— Так, значит, это был не сон… О, Господи, зачем же тогда дон Херонимо воскресил меня? Все это время я надеялся, я думал, что это лишь сон, и душа моя чиста… Но если это было правдой, то где она? О, Мусго, где же ты, где?..
— Подожди, о ком ты? — осторожно спросил Педро, начиная понимать, что речь идет о какой-то девушке.
— О, Перикито, ты был с нами, ты все видел, скажи, не появлялась ли у лагеря, где нас держали, девушка? Девушка в лохмотьях, но с золотыми волосами?
Но Педро только отвел глаза: какие уж там золотые волосы, когда женщины из Сарагосы были похожи только на призраки или на зримое воплощение голода. Бедный минино, видно, столько дней без памяти все-таки затронули его рассудок!
И, словно прочитав его мысли, Игнасио не стал больше ни о чем расспрашивать, а лишь жадно понюхал клейкую ветку…
* * *
Скоро Игнасио начал выходить на прогулки самостоятельно, и помощь Педро оказалась ему больше не нужна. А накануне дня рождения юноши к Педро вдруг подошел лакей и передал просьбу дона Гаспаро явиться к нему в кабинет для личной беседы.
На мгновение сердце Педро ухнуло вниз, а потом бешено забилось о ребра. Все это время он и ждал, и боялся подобного приглашения, и потому теперь ощущал в себе какую-то смесь из растерянности и злости.
И, не без волнения надев давно приготовленный для такого случая мундир капитана валлонской гвардии с напоминающей след от сабельного удара алой ленточкой на груди, Педро со смутным беспокойством отправился наверх. Кабинет дона Гаспаро располагался на втором этаже, рядом с той памятной комнатой, где Педро впервые открыл глаза после драки в Канфранке и которую он тайно считал местом своего истинного рождения.

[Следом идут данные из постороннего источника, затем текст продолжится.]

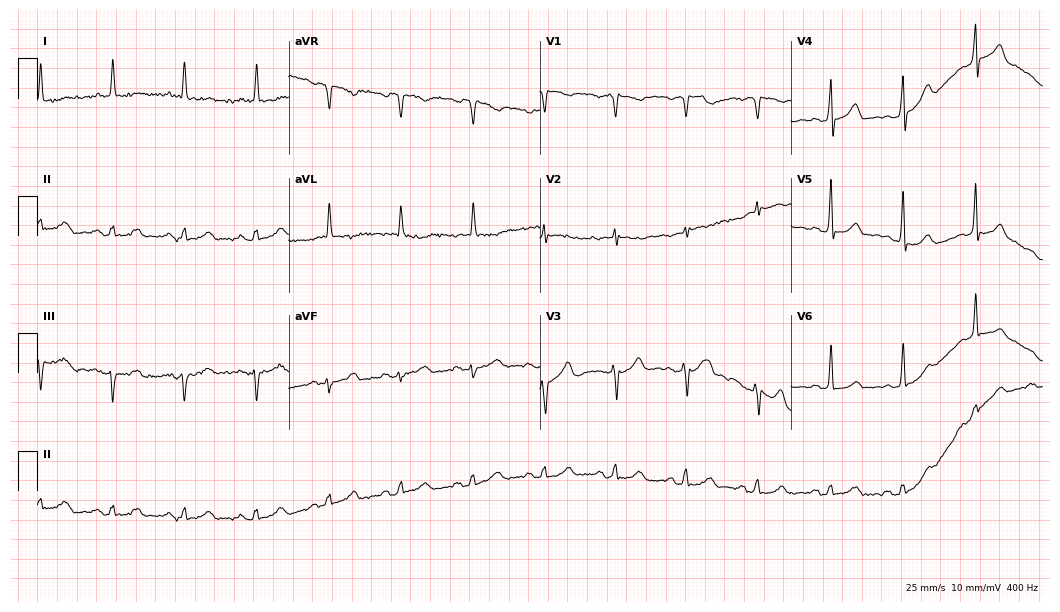
Electrocardiogram (10.2-second recording at 400 Hz), a female patient, 71 years old. Of the six screened findings (first-degree AV block, right bundle branch block, left bundle branch block, sinus bradycardia, atrial fibrillation, sinus tachycardia), none is recorded.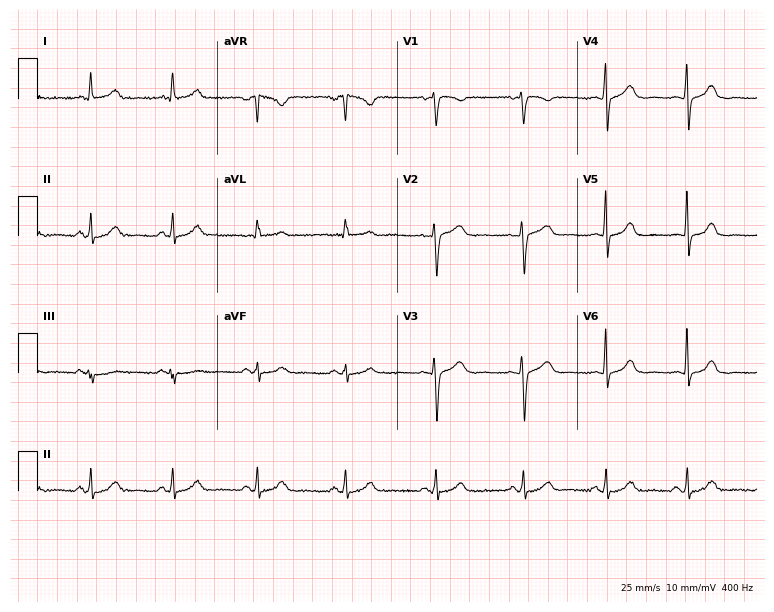
Standard 12-lead ECG recorded from a female, 36 years old. None of these six findings is recorded: first-degree AV block, right bundle branch block (RBBB), left bundle branch block (LBBB), sinus bradycardia, atrial fibrillation (AF), sinus tachycardia. Other findings, if any, are not listed.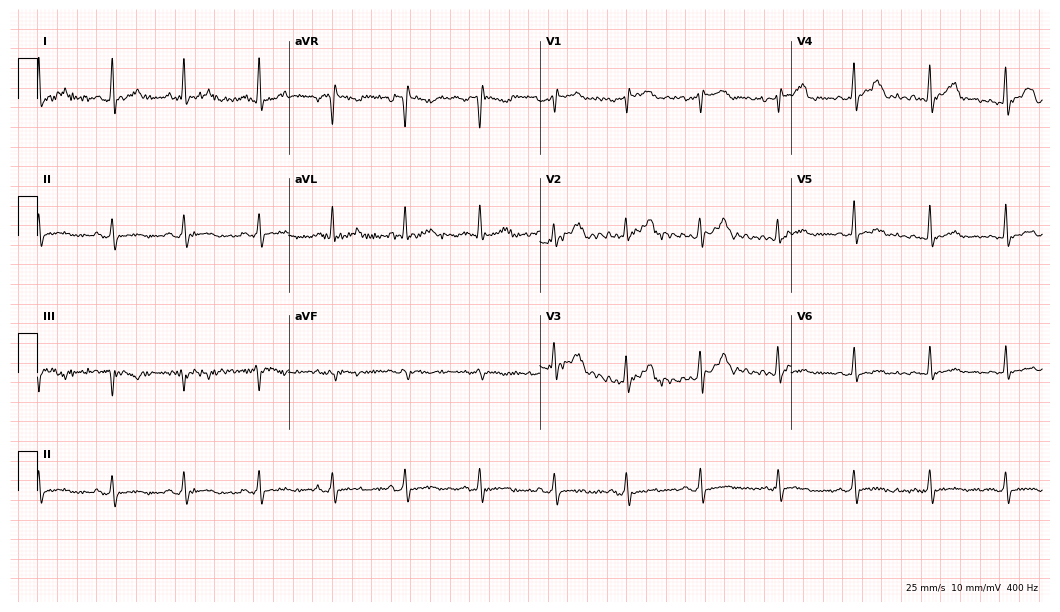
ECG (10.2-second recording at 400 Hz) — a 25-year-old woman. Screened for six findings — first-degree AV block, right bundle branch block (RBBB), left bundle branch block (LBBB), sinus bradycardia, atrial fibrillation (AF), sinus tachycardia — none is recorded. Other findings, if any, are not listed.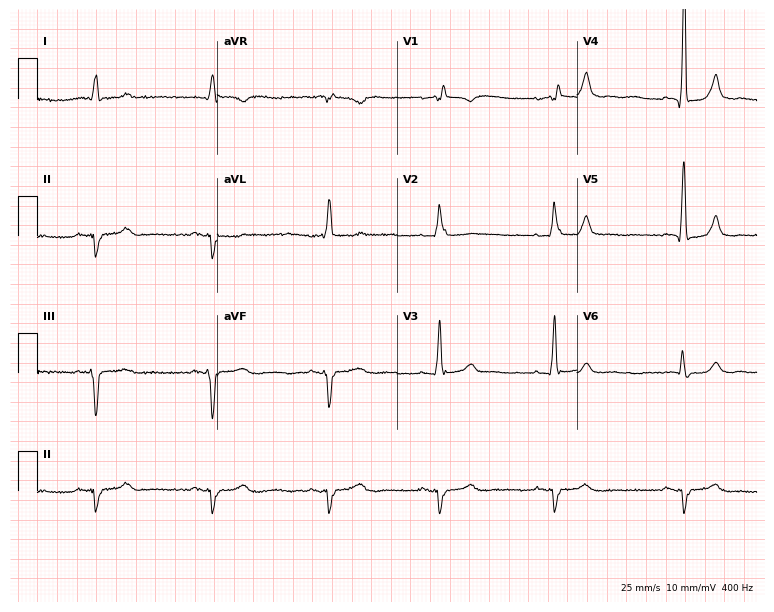
ECG (7.3-second recording at 400 Hz) — a male patient, 83 years old. Findings include right bundle branch block (RBBB), sinus bradycardia (a sinus rate of 50 beats per minute or less).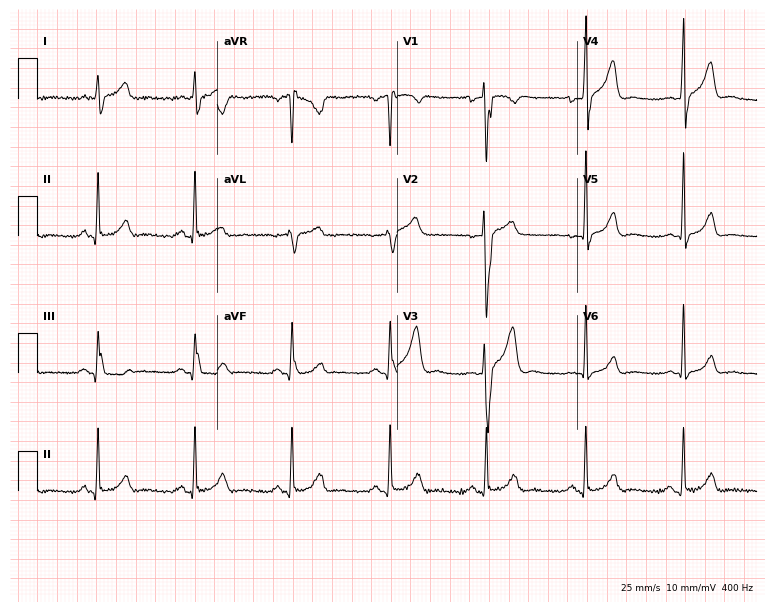
12-lead ECG (7.3-second recording at 400 Hz) from a man, 42 years old. Screened for six findings — first-degree AV block, right bundle branch block, left bundle branch block, sinus bradycardia, atrial fibrillation, sinus tachycardia — none is recorded.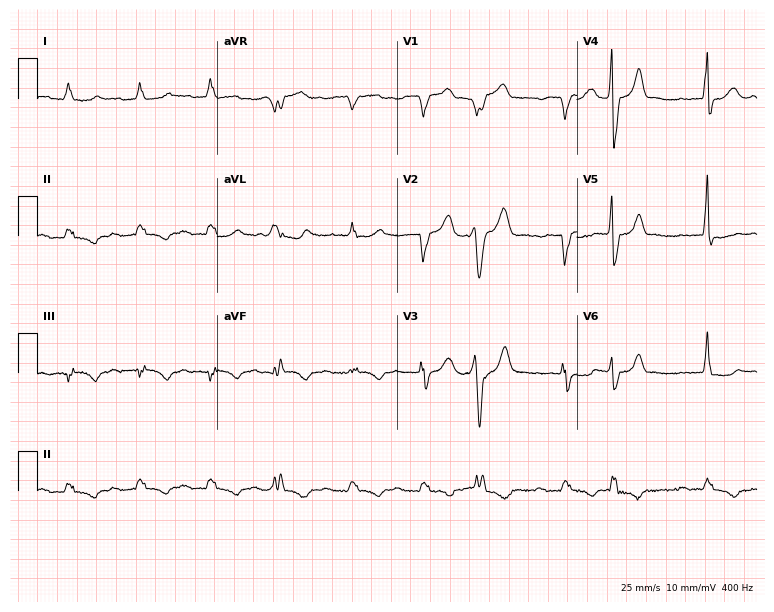
Resting 12-lead electrocardiogram. Patient: a 71-year-old male. The tracing shows atrial fibrillation.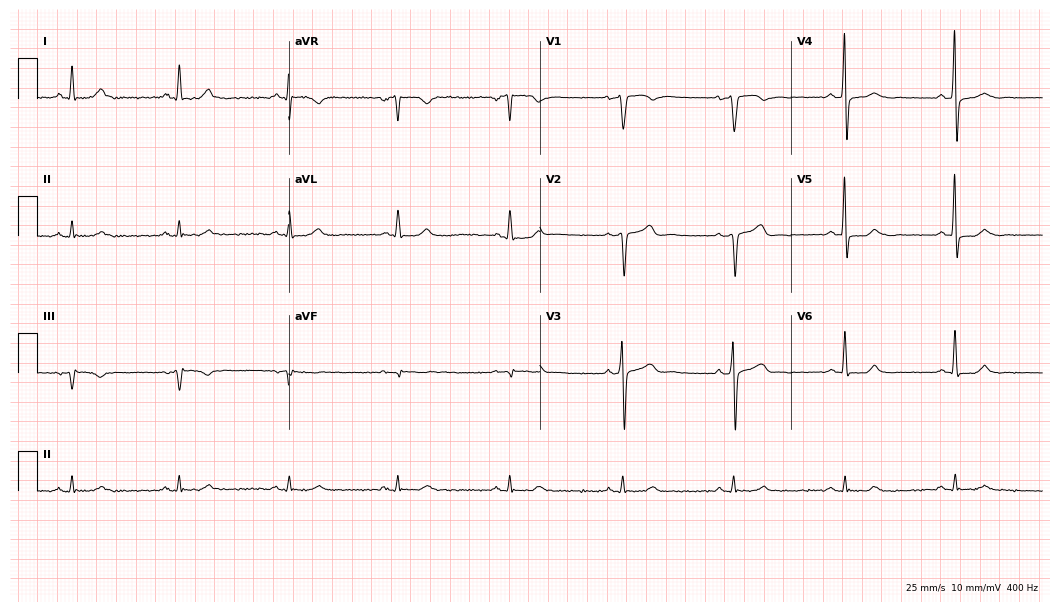
ECG — a man, 70 years old. Screened for six findings — first-degree AV block, right bundle branch block, left bundle branch block, sinus bradycardia, atrial fibrillation, sinus tachycardia — none is recorded.

Тысячи мыслей проносились в его смятенном сознании, пока он почти машинально, зная здесь каждую плиту в полу, каждую шпалеру, шел по длинному коридору. Сколько разных людей проходило за прошедшие столетия по этому бесконечному коридору, со страхом, надеждой или благодарностью неумолимо приближаясь к массивным двустворчатым дверям! Но вот стукнула булава, двери распахнулись, и Педро увидел только одно — внимательно и серьезно устремленные на него темные, без блеска глаза герцога.
— Ваш покорный слуга, Ваше Сиятельство, капитан валлонской гвардии Педро Сьерпес, — дрогнувшим голосом произнес молодой человек еще непривычное для него звание и ниже обычного склонил голову перед этим скромным на вид, но неизменно величественным человеком.
— Здравствуйте, Педро, — просто сказал дон Гаспаро. — Рад видеть вас живым и здоровым. — И затем, сопроводив свои слова легким жестом, указывающим на старинный резной стул, добавил. — Садитесь, капитан, разговор нам предстоит нелегкий и долгий.
Педро опустился на отполированные тремя столетиями ореховые планки, будто падая в пропасть. Но это ощущение падения все же не могло заглушить ликующего восторга — сам герцог Наваррский назвал его капитаном! Это стоило многого.
Дон Гаспаро молчал, не начиная разговора, словно давая Педро возможность привыкнуть и к нему самому, и к своему новому положению, а сам внимательно рассматривал его из-под густых темных ресниц. Педро достойно выдержал эту паузу, ничем, если не считать побелевших от нервного напряжения ноздрей, не позволив выдать своего волнения. Наконец, дон Гаспаро, едва заметно улыбнулся.
— Я знаю, капитан, — будто почувствовав, что такое обращение доставляет радость молодому человеку, продолжил герцог, — что у вас накопилось ко мне много вопросов… — Как хороший игрок в кальву[176], он точно поймал брошенный взгляд Педро, задержал его силой своей воли и после некоторой паузы закончил. — Я постараюсь на них ответить, но лишь после того, как сначала вы удовлетворите мое любопытство.
— Я готов, дон Гаспаро, — на всякий случай обратился Педро к хозяину так, как это требовалось от него во все прежние годы, — спрашивайте. Постараюсь ответить на любой ваш вопрос.
Дон Гаспаро снова позволил себе незаметную лукавую улыбку.
— Хорошо. Итак, первый вопрос. Как вы мыслите себе ваше дальнейшее существование, капитан Педро Сьерпес?
— Не знаю. Никак, — начал было Педро, но затем, твердо посмотрев в глаза дона Гаспаро, вдруг решительно сказал: — Я собирался уйти в отряд к Хуану.